[[ Information given open ]]

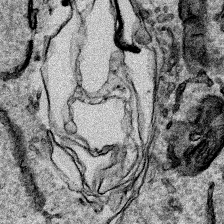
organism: Human
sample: Mitochondria in HCT116 cells
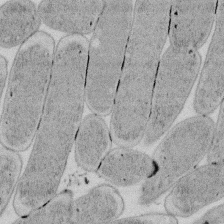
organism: E. coli
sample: Bacterial nucleoid
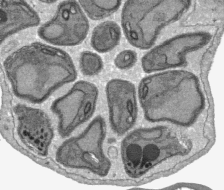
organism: Plasmodium falciparum
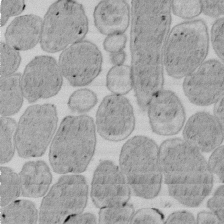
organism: E. coli
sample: Bacterial nucleoid
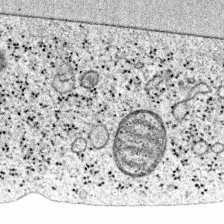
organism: Human
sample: HeLa cells
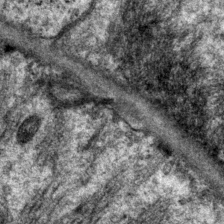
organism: P. pacificus
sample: Pharynx

[[ Information given closed ]]

How to complete this task: Print the data again, word for word, without any pictures.

Result of the exercise:
organism: Human
sample: Mitochondria in HCT116 cells
organism: E. coli
sample: Bacterial nucleoid
organism: Plasmodium falciparum
organism: E. coli
sample: Bacterial nucleoid
organism: Human
sample: HeLa cells
organism: P. pacificus
sample: Pharynx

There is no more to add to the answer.